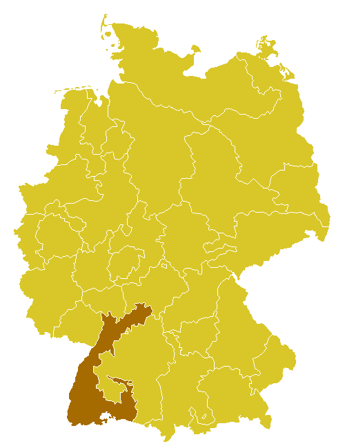 Beschreibung: Katholische Diözese/Bistum in Deutschland
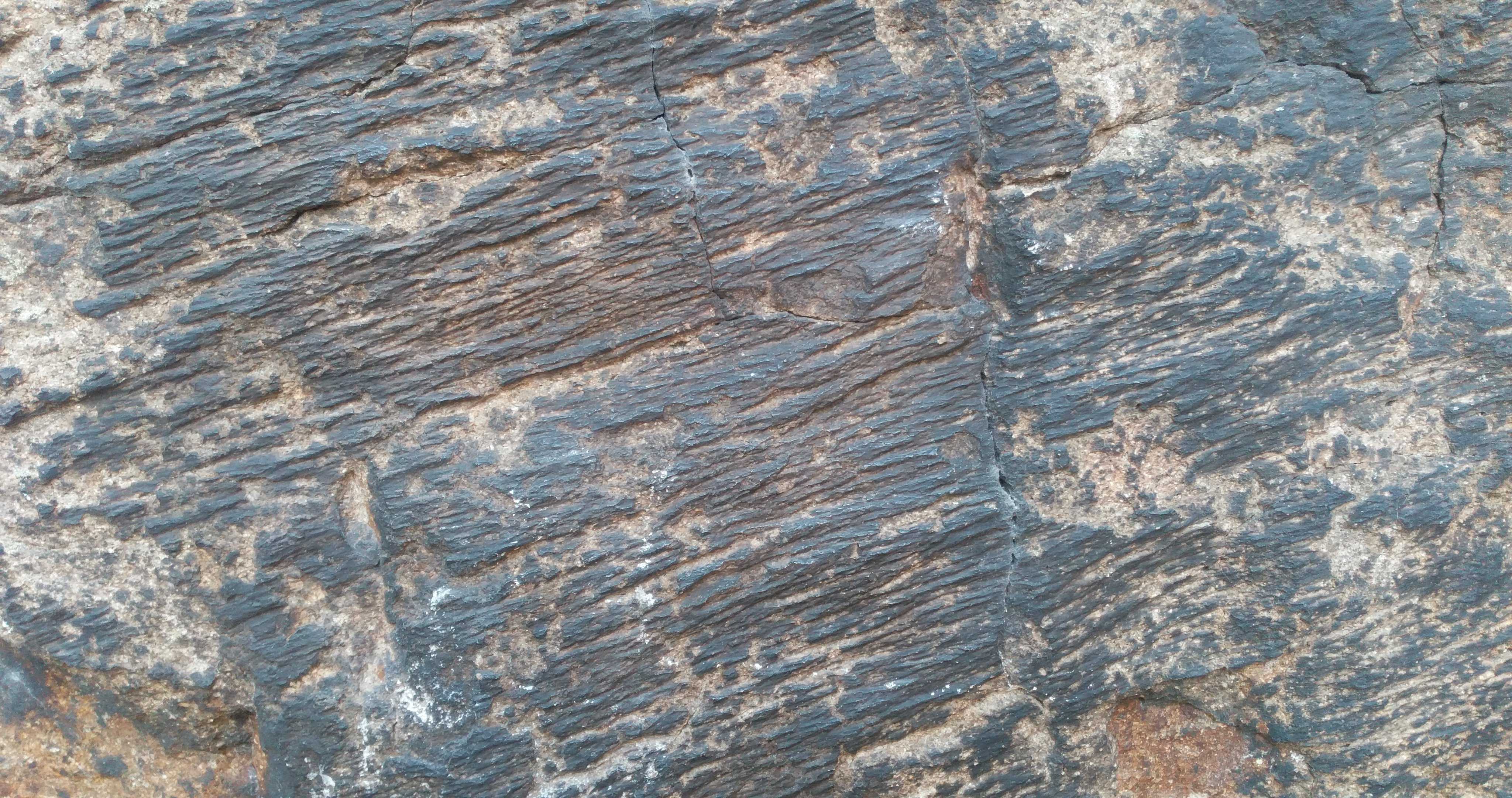 Windschliffe auf dem kleinen Berg in Hohburg, Sachsen, Deutschland
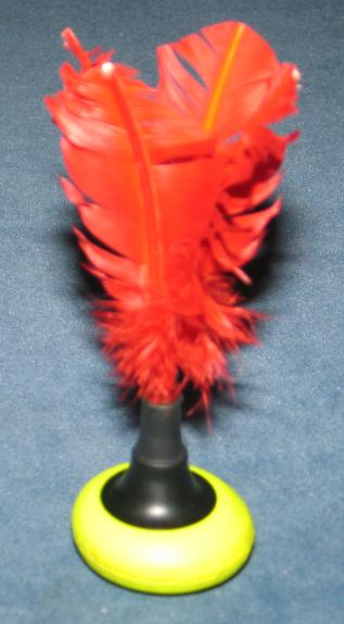 Indiaca
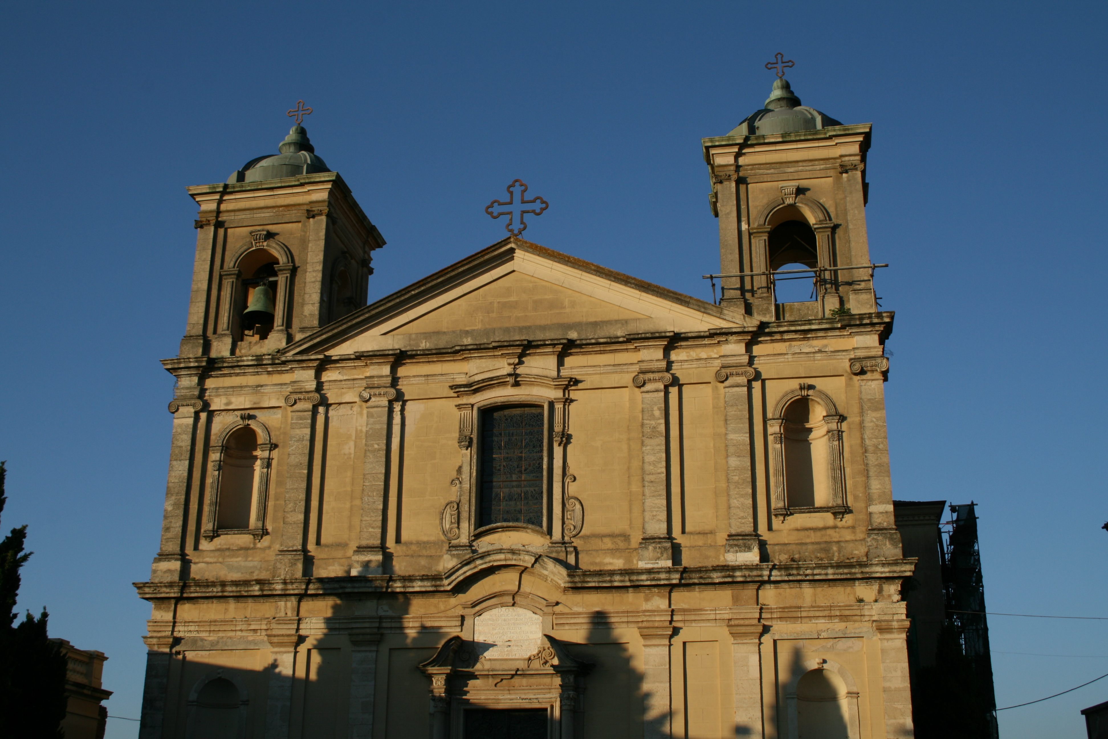 Duomo di Vibo Valentia: Chiesa di Santa Maria Maggiore e San Leoluca

● Directions for this task: Your copy of the material above should be exact and free of pictures.

● Task solution:
 Beschreibung: Katholische Diözese/Bistum in Deutschland
 Windschliffe auf dem kleinen Berg in Hohburg, Sachsen, Deutschland
 Indiaca
 Duomo di Vibo Valentia: Chiesa di Santa Maria Maggiore e San Leoluca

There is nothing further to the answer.